## TASK PROMPT
Pick out and copy every line below that has the word "Category".

## MATERIAL PROVIDED
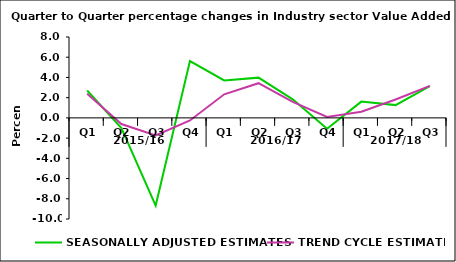
| Category | SEASONALLY ADJUSTED ESTIMATES | TREND CYCLE ESTIMATES |
|---|---|---|
| 0 | 2.71 | 2.391 |
| 1 | -1.011 | -0.607 |
| 2 | -8.671 | -1.743 |
| 3 | 5.626 | -0.253 |
| 4 | 3.7 | 2.333 |
| 5 | 3.98 | 3.431 |
| 6 | 1.838 | 1.575 |
| 7 | -1.066 | 0.085 |
| 8 | 1.61 | 0.604 |
| 9 | 1.264 | 1.816 |
| 10 | 3.137 | 3.169 |
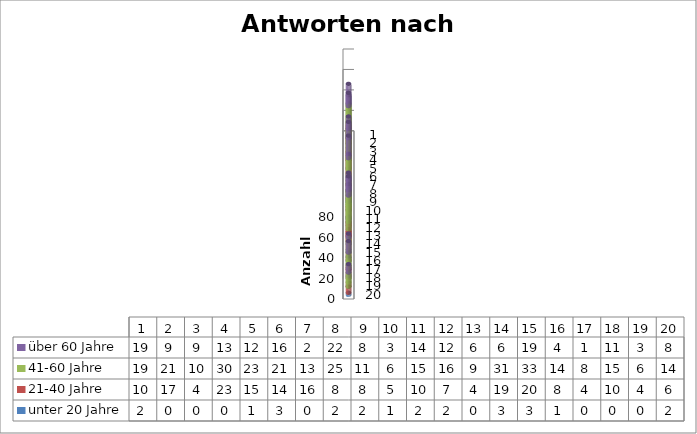
| Category | unter 20 Jahre  | 21-40 Jahre  | 41-60 Jahre  | über 60 Jahre  |
|---|---|---|---|---|
| 0 | 2 | 10 | 19 | 19 |
| 1 | 0 | 17 | 21 | 9 |
| 2 | 0 | 4 | 10 | 9 |
| 3 | 0 | 23 | 30 | 13 |
| 4 | 1 | 15 | 23 | 12 |
| 5 | 3 | 14 | 21 | 16 |
| 6 | 0 | 16 | 13 | 2 |
| 7 | 2 | 8 | 25 | 22 |
| 8 | 2 | 8 | 11 | 8 |
| 9 | 1 | 5 | 6 | 3 |
| 10 | 2 | 10 | 15 | 14 |
| 11 | 2 | 7 | 16 | 12 |
| 12 | 0 | 4 | 9 | 6 |
| 13 | 3 | 19 | 31 | 6 |
| 14 | 3 | 20 | 33 | 19 |
| 15 | 1 | 8 | 14 | 4 |
| 16 | 0 | 4 | 8 | 1 |
| 17 | 0 | 10 | 15 | 11 |
| 18 | 0 | 4 | 6 | 3 |
| 19 | 2 | 6 | 14 | 8 |

## REPLY
| Category | SEASONALLY ADJUSTED ESTIMATES | TREND CYCLE ESTIMATES |
| Category | unter 20 Jahre  | 21-40 Jahre  | 41-60 Jahre  | über 60 Jahre  |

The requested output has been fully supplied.